■ **Required action**:
Look below for lines that hold the string "transferi" and copy each one.

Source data
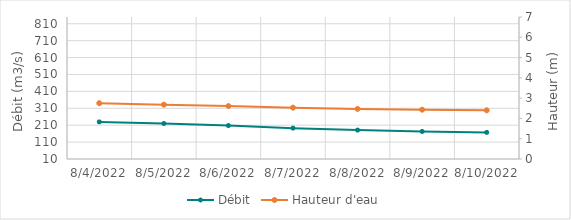
| Category | Débit |
|---|---|
| 4/26/22 | 674.08 |
| 4/25/22 | 724.92 |
| 4/24/22 | 758.58 |
| 4/23/22 | 781.98 |
| 4/22/22 | 785.46 |
| 4/21/22 | 560.3 |
| 4/20/22 | 503.89 |
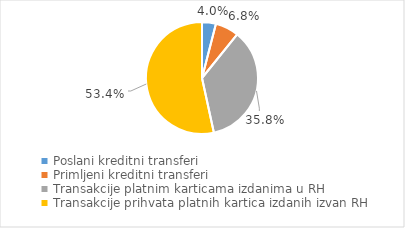
| Category | Series 0 |
|---|---|
| Poslani kreditni transferi | 4080576 |
| Primljeni kreditni transferi | 6918035 |
| Transakcije platnim karticama izdanima u RH | 36412495 |
| Transakcije prihvata platnih kartica izdanih izvan RH | 54354532 |
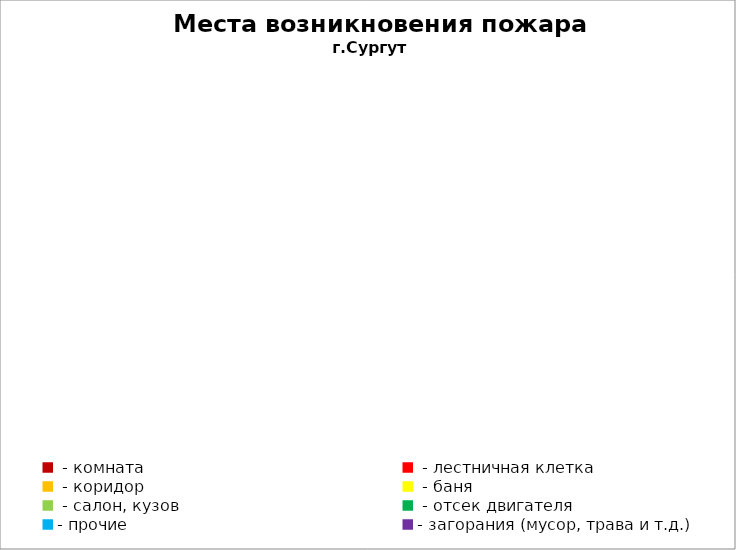
| Category | Места возникновения пожара |
|---|---|
|  - комната | 10 |
|  - лестничная клетка | 1 |
|  - коридор | 0 |
|  - баня | 2 |
|  - салон, кузов | 3 |
|  - отсек двигателя | 16 |
| - прочие | 45 |
| - загорания (мусор, трава и т.д.)  | 11 |
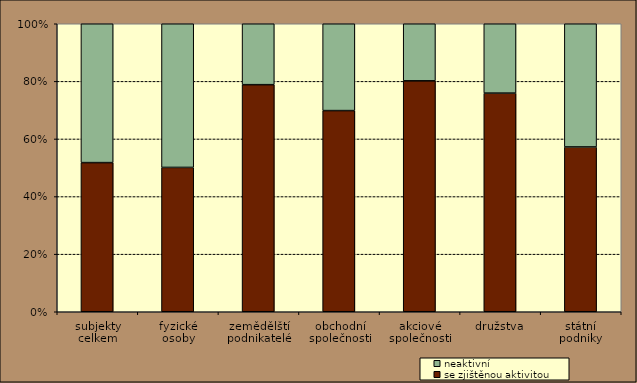
| Category | se zjištěnou aktivitou | neaktivní |
|---|---|---|
| subjekty
celkem | 51.786 | 48.214 |
| fyzické
osoby | 50.116 | 49.884 |
| zemědělští podnikatelé | 78.848 | 21.152 |
| obchodní
společnosti | 69.849 | 30.151 |
| akciové
společnosti | 80.185 | 19.815 |
| družstva | 75.92 | 24.08 |
| státní
podniky | 57.222 | 42.778 |
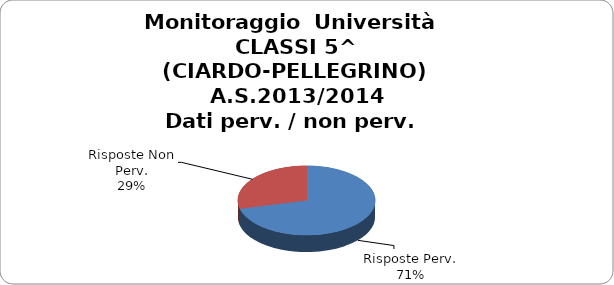
| Category | Series 0 | 71,05% 28,95% |
|---|---|---|
| 27.0 | 27 | 0.711 |
| 11.0 | 11 | 0.289 |
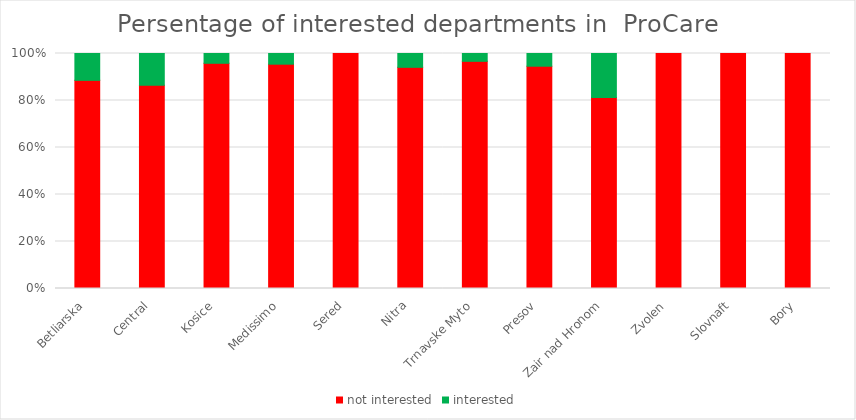
| Category | not interested | interested |
|---|---|---|
| Betliarska | 31 | 4 |
|  Central | 32 | 5 |
| Kosice | 23 | 1 |
|  Medissimo | 21 | 1 |
| Sered | 18 | 0 |
| Nitra | 16 | 1 |
| Trnavske Myto | 29 | 1 |
| Presov | 35 | 2 |
| Zair nad Hronom | 13 | 3 |
| Zvolen | 15 | 0 |
| Slovnaft | 12 | 0 |
| Bory | 3 | 0 |
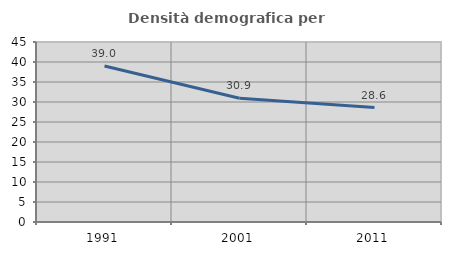
| Category | Densità demografica |
|---|---|
| 1991.0 | 39.002 |
| 2001.0 | 30.918 |
| 2011.0 | 28.624 |
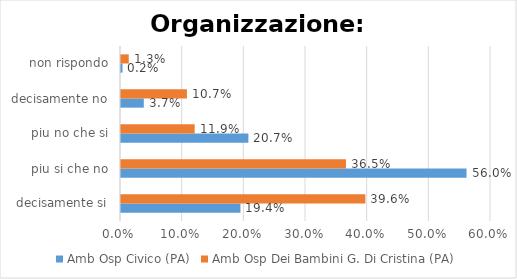
| Category | Amb Osp Civico (PA) | Amb Osp Dei Bambini G. Di Cristina (PA) |
|---|---|---|
| decisamente si | 0.194 | 0.396 |
| piu si che no | 0.56 | 0.365 |
| piu no che si | 0.207 | 0.119 |
| decisamente no | 0.037 | 0.107 |
| non rispondo | 0.002 | 0.013 |
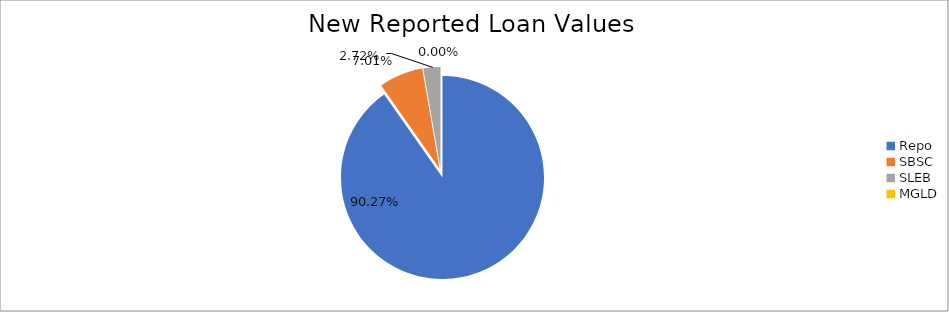
| Category | Series 0 |
|---|---|
| Repo | 10991796.537 |
| SBSC | 853296.778 |
| SLEB | 331703.571 |
| MGLD | 174.195 |
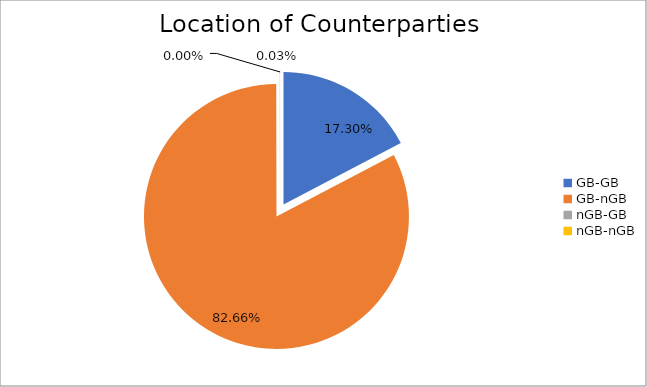
| Category | Series 0 |
|---|---|
| GB-GB | 1854451.753 |
| GB-nGB | 8859856.725 |
| nGB-GB | 73.31 |
| nGB-nGB | 3459.843 |
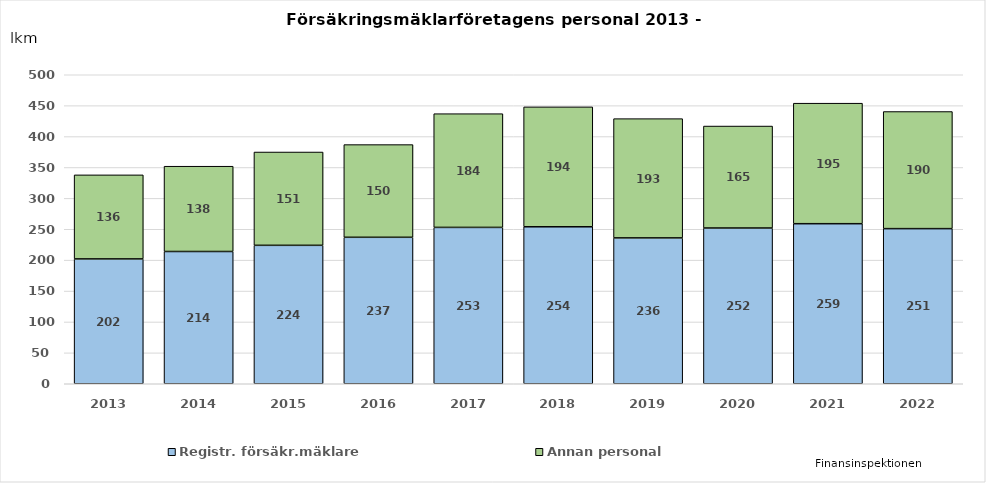
| Category | Registr. försäkr.mäklare | Annan personal |
|---|---|---|
| 2013.0 | 202 | 136 |
| 2014.0 | 214 | 138 |
| 2015.0 | 224 | 151 |
| 2016.0 | 237 | 150 |
| 2017.0 | 253 | 184 |
| 2018.0 | 254 | 194 |
| 2019.0 | 236 | 193 |
| 2020.0 | 252 | 165 |
| 2021.0 | 259 | 195 |
| 2022.0 | 251 | 189.5 |
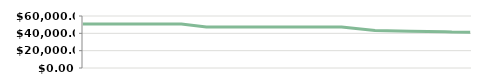
| Category | QUARTER   |
|---|---|
| 2013-04-23 | 50800 |
| 2013-04-25 | 50800 |
| 2013-05-07 | 50800 |
| 2013-05-14 | 50800 |
| 2013-05-14 | 50800 |
| 2013-05-29 | 50800 |
| 2013-06-10 | 50800 |
| 2013-06-21 | 50800 |
| 2013-07-06 | 47400 |
| 2013-08-05 | 47400 |
| 2013-08-19 | 47400 |
| 2013-09-04 | 47400 |
| 2013-09-20 | 47400 |
| 2013-09-25 | 47400 |
| 2013-10-15 | 43258.14 |
| 2013-11-05 | 42312.903 |
| 2013-11-26 | 41811.111 |
| 2013-11-30 | 41500 |
| 2013-12-11 | 41288.235 |
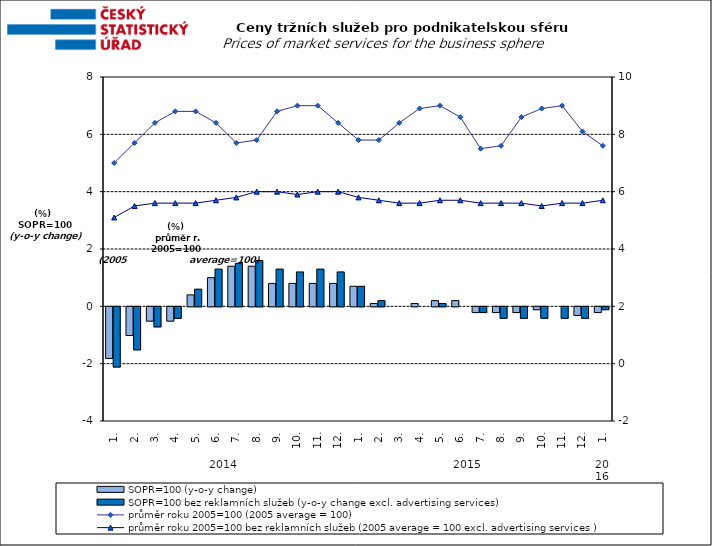
| Category | SOPR=100 (y-o-y change)   | SOPR=100 bez reklamních služeb (y-o-y change excl. advertising services)   |
|---|---|---|
| 0 | -1.8 | -2.1 |
| 1 | -1 | -1.5 |
| 2 | -0.5 | -0.7 |
| 3 | -0.5 | -0.4 |
| 4 | 0.4 | 0.6 |
| 5 | 1 | 1.3 |
| 6 | 1.4 | 1.5 |
| 7 | 1.4 | 1.6 |
| 8 | 0.8 | 1.3 |
| 9 | 0.8 | 1.2 |
| 10 | 0.8 | 1.3 |
| 11 | 0.8 | 1.2 |
| 12 | 0.7 | 0.7 |
| 13 | 0.1 | 0.2 |
| 14 | 0 | 0 |
| 15 | 0.1 | 0 |
| 16 | 0.2 | 0.1 |
| 17 | 0.2 | 0 |
| 18 | -0.2 | -0.2 |
| 19 | -0.2 | -0.4 |
| 20 | -0.2 | -0.4 |
| 21 | -0.1 | -0.4 |
| 22 | 0 | -0.4 |
| 23 | -0.3 | -0.4 |
| 24 | -0.2 | -0.1 |
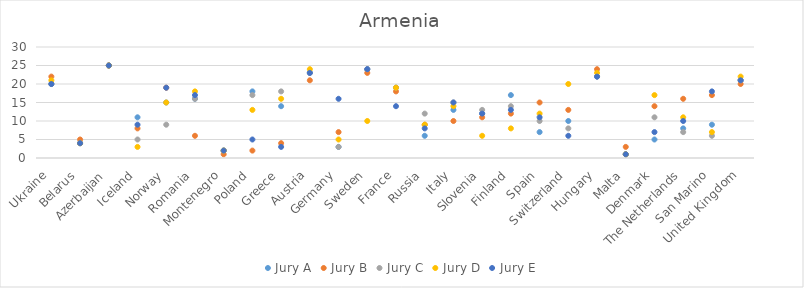
| Category | Jury A | Jury B | Jury C | Jury D | Jury E |
|---|---|---|---|---|---|
| Ukraine | 20 | 22 | 20 | 21 | 20 |
| Belarus | 4 | 5 | 4 | 4 | 4 |
| Azerbaijan | 25 | 25 | 25 | 25 | 25 |
| Iceland | 11 | 8 | 5 | 3 | 9 |
| Norway | 15 | 19 | 9 | 15 | 19 |
| Romania | 16 | 6 | 16 | 18 | 17 |
| Montenegro | 2 | 1 | 2 | 2 | 2 |
| Poland | 18 | 2 | 17 | 13 | 5 |
| Greece | 14 | 4 | 18 | 16 | 3 |
| Austria | 23 | 21 | 23 | 24 | 23 |
| Germany | 3 | 7 | 3 | 5 | 16 |
| Sweden | 24 | 23 | 24 | 10 | 24 |
| France | 19 | 18 | 19 | 19 | 14 |
| Russia | 6 | 9 | 12 | 9 | 8 |
| Italy | 13 | 10 | 15 | 14 | 15 |
| Slovenia | 12 | 11 | 13 | 6 | 12 |
| Finland | 17 | 12 | 14 | 8 | 13 |
| Spain | 7 | 15 | 10 | 12 | 11 |
| Switzerland | 10 | 13 | 8 | 20 | 6 |
| Hungary | 22 | 24 | 22 | 23 | 22 |
| Malta | 1 | 3 | 1 | 1 | 1 |
| Denmark | 5 | 14 | 11 | 17 | 7 |
| The Netherlands | 8 | 16 | 7 | 11 | 10 |
| San Marino | 9 | 17 | 6 | 7 | 18 |
| United Kingdom | 21 | 20 | 21 | 22 | 21 |
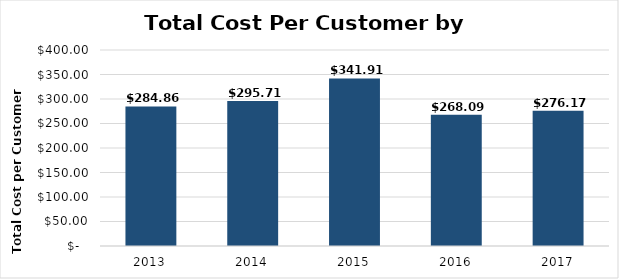
| Category | Series 0 |
|---|---|
| 2013.0 | 284.859 |
| 2014.0 | 295.714 |
| 2015.0 | 341.905 |
| 2016.0 | 268.092 |
| 2017.0 | 276.167 |
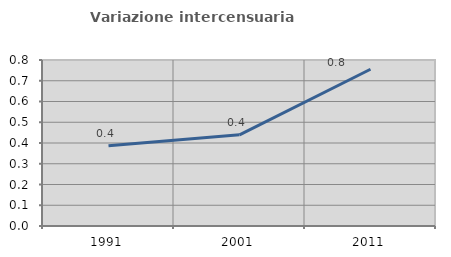
| Category | Variazione intercensuaria annua |
|---|---|
| 1991.0 | 0.387 |
| 2001.0 | 0.439 |
| 2011.0 | 0.755 |
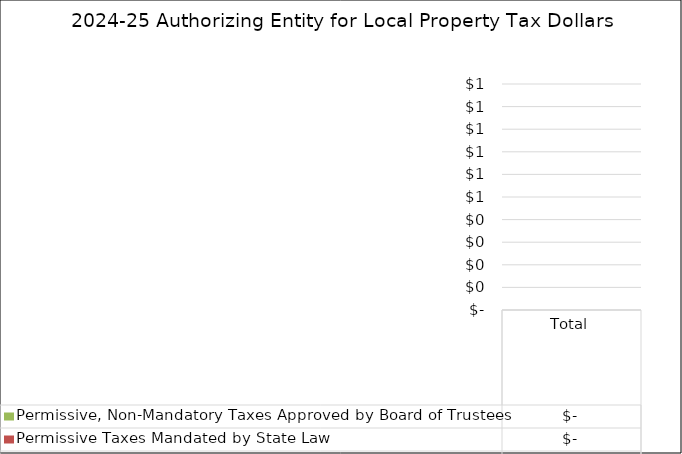
| Category | Voter Approved Taxes | Permissive Taxes Mandated by State Law | Permissive, Non-Mandatory Taxes Approved by Board of Trustees |
|---|---|---|---|
| Total | 0 | 0 | 0 |
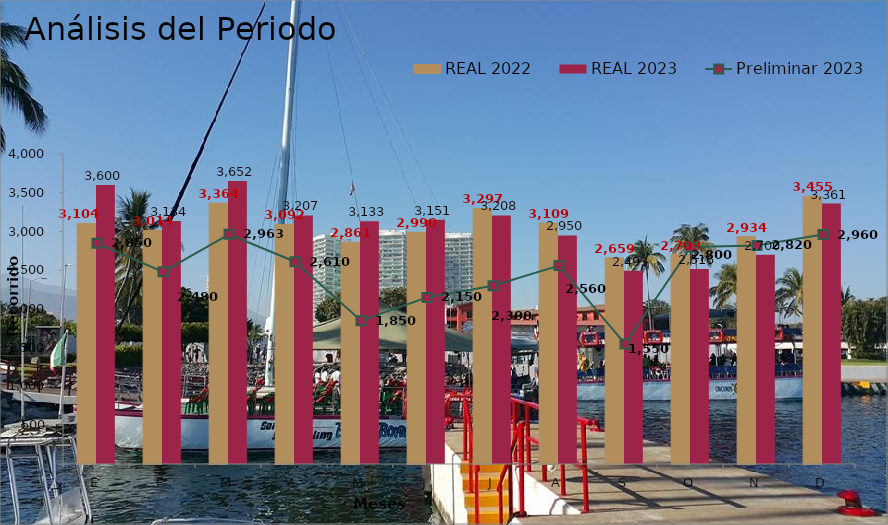
| Category | REAL 2022 | REAL 2023 |
|---|---|---|
| E | 3104 | 3600 |
| F | 3014 | 3134 |
| M | 3364 | 3652 |
| A | 3092 | 3207 |
| M | 2861 | 3133 |
| J | 2990 | 3151 |
| J | 3297 | 3208 |
| A | 3109 | 2950 |
| S | 2659 | 2493 |
| O | 2703 | 2516 |
| N | 2934 | 2700 |
| D | 3455 | 3361 |
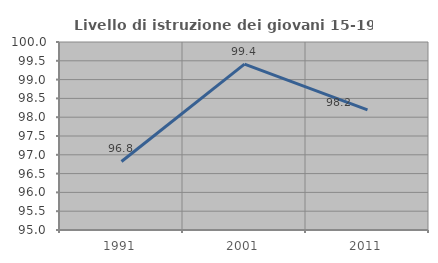
| Category | Livello di istruzione dei giovani 15-19 anni |
|---|---|
| 1991.0 | 96.822 |
| 2001.0 | 99.41 |
| 2011.0 | 98.196 |
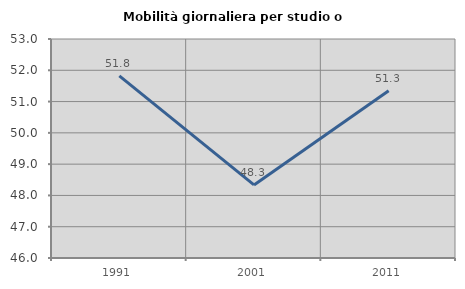
| Category | Mobilità giornaliera per studio o lavoro |
|---|---|
| 1991.0 | 51.821 |
| 2001.0 | 48.335 |
| 2011.0 | 51.345 |
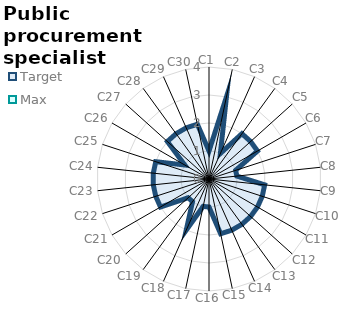
| Category | Target | Max |
|---|---|---|
| C1 | 1 | 0 |
| C2 | 3 | 0 |
| C3 | 1 | 0 |
| C4 | 2 | 0 |
| C5 | 2 | 0 |
| C6 | 2 | 0 |
| C7 | 1 | 0 |
| C8 | 1 | 0 |
| C9 | 2 | 0 |
| C10 | 2 | 0 |
| C11 | 2 | 0 |
| C12 | 2 | 0 |
| C13 | 2 | 0 |
| C14 | 2 | 0 |
| C15 | 2 | 0 |
| C16 | 1 | 0 |
| C17 | 1 | 0 |
| C18 | 2 | 0 |
| C19 | 1 | 0 |
| C20 | 1 | 0 |
| C21 | 2 | 0 |
| C22 | 2 | 0 |
| C23 | 2 | 0 |
| C24 | 2 | 0 |
| C25 | 2 | 0 |
| C26 | 1 | 0 |
| C27 | 2 | 0 |
| C28 | 2 | 0 |
| C29 | 2 | 0 |
| C30 | 2 | 0 |
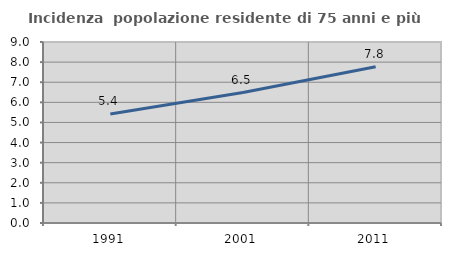
| Category | Incidenza  popolazione residente di 75 anni e più |
|---|---|
| 1991.0 | 5.416 |
| 2001.0 | 6.488 |
| 2011.0 | 7.771 |

■ **Solution**:
| Poslani kreditni transferi | 4080576 |
| Primljeni kreditni transferi | 6918035 |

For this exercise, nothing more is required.